Italy is an encyclopedia of architecture and urban design, the reason I wanted to live there and experience first hand those works that stand as living testimony to its many centuries of creativity. Its then contemporary works of architecture – this was the 1950s – were no less instructive and they, along with the treasures of the past, have never ceased to inform my work as an architect. Certainly not to copy, but rather emulate. I want to mention two examples: contemporary memorials related to World War II, and the practice of utilizing design competitions.
There were two such Italian memorials, both the products of design competitions.
One is just outside of Rome, the Ardeatine Caves. It was created after the war to memorialize some 335 Italian civilians who were seized, brought to the caves and there murdered by the Nazis. This was in reprisal for an attack on German officers in 1944, at the time of the Allies’ invasion of Italy. The memorial consists of a large roof-like structure sheltering the graves of the 335 victims, its soft interior illumination provided only by a slim margin of light separating the roof from the ground.
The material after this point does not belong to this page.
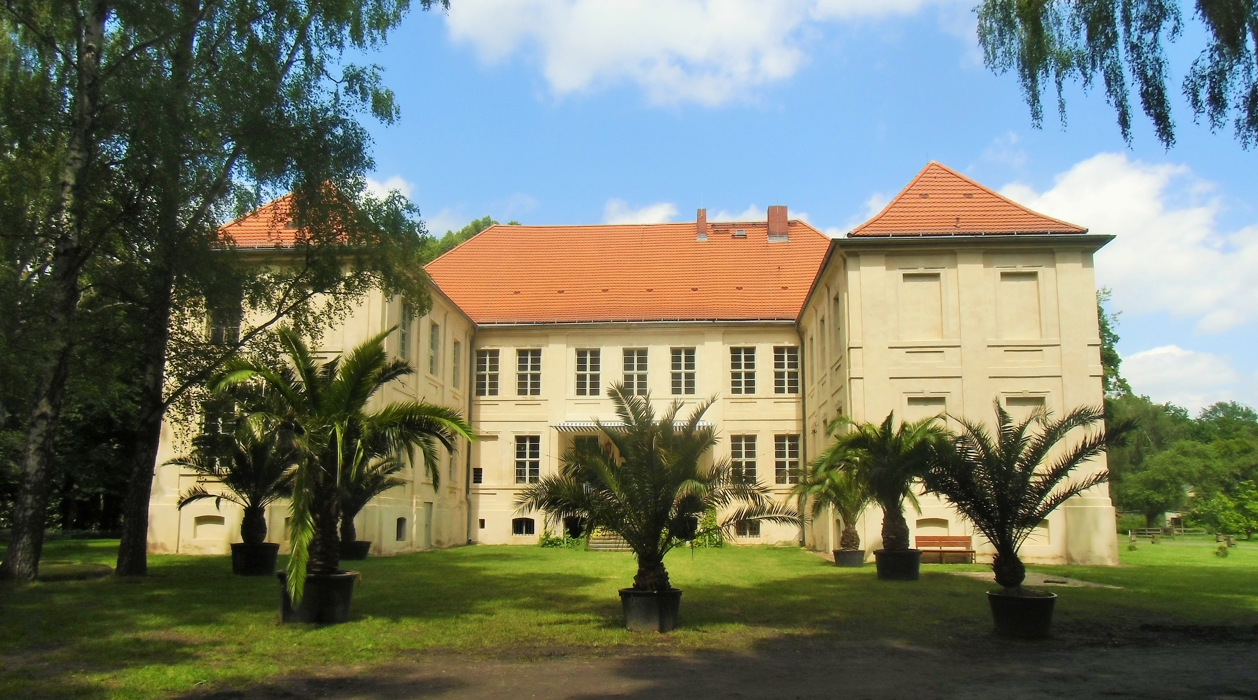 Denkmalgeschütztes Gutshaus beziehungsweise Schloss von Schwante, erbaut 1741 bis 1743

The other is located in a cemetery in Milan, its purpose to honor the memory of Italians who had died in German concentration camps. It is a cube formed by a system of three-dimensional crosses proportioned on the Golden Mean, its center containing a clay bowl, the type of bowl from which prisoners ate. The bowl contains earth from all the camps.
These were very powerful experiences. So. too, was my appreciation of design competitions as a democratic way of seeking design excellence.
My career as an architect has taken many paths and followed many interests. Among them was further developing the technique for holding design competitions, about which I wrote a book. Its publication and other related involvements happened to coincide with the effort to create a Vietnam Veterans Memorial on the Mall in Washington. I was asked to organize and manage the design competition for that memorial. It was no small challenge and became the largest design competition held until that time, with 1,432 proposals. The memorial that stands on the Mall today, the result of that effort, was dedicated in 1981.
I cannot say that my experiences in Italy were the sole basis for my later role with the Vietnam Veterans Memorial or with design competitions, but either can I deny that they didn’t inform them, if only to implant in my mind the seeds of such pursuits.
So the Vietnam Veterans Memorial owes some degree of gratitude to Italy. So, too, is the Fulbright program that made my time in Italy possible to be appreciated for that and the innumerable benefits it has brought.